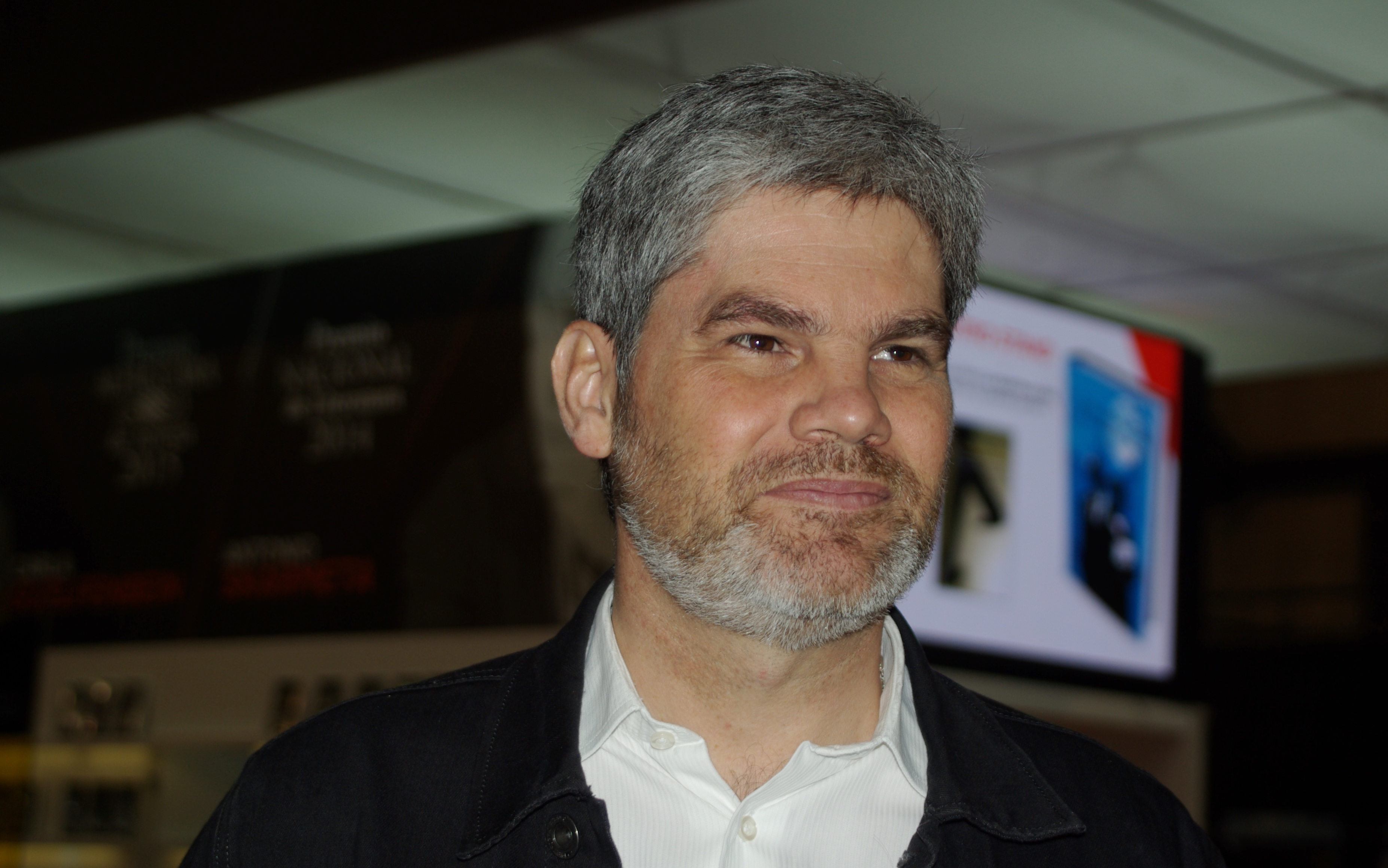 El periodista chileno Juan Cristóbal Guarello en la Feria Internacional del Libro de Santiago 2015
---
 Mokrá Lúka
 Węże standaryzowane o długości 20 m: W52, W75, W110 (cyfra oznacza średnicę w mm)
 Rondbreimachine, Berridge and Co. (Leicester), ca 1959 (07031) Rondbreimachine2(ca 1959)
---
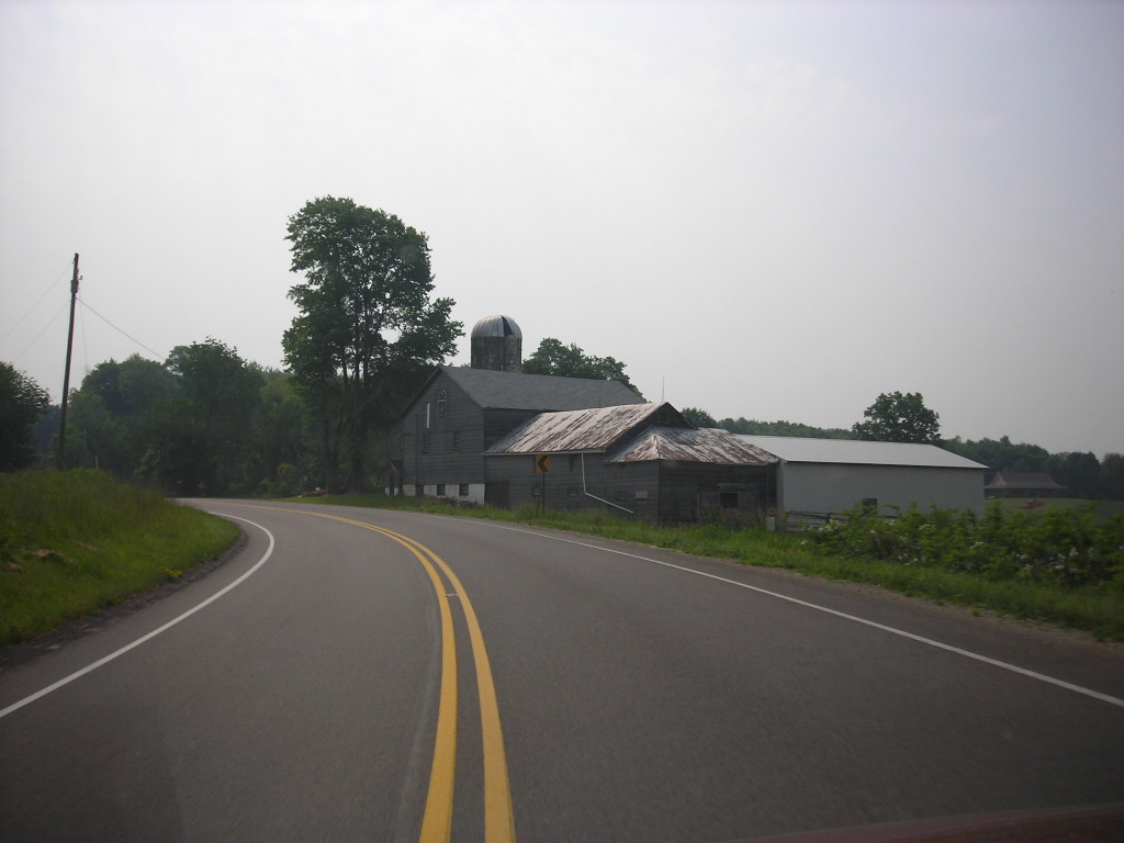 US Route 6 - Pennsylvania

» PROBLEM: From the line that has "Węże standaryzowane o" through the line that has "Rondbreimachine, Berridge and", copy every line exactly as it appears above, and leave out all others.

» PROBLEM SOLUTION:
 Węże standaryzowane o długości 20 m: W52, W75, W110 (cyfra oznacza średnicę w mm)
 Rondbreimachine, Berridge and Co. (Leicester), ca 1959 (07031) Rondbreimachine2(ca 1959)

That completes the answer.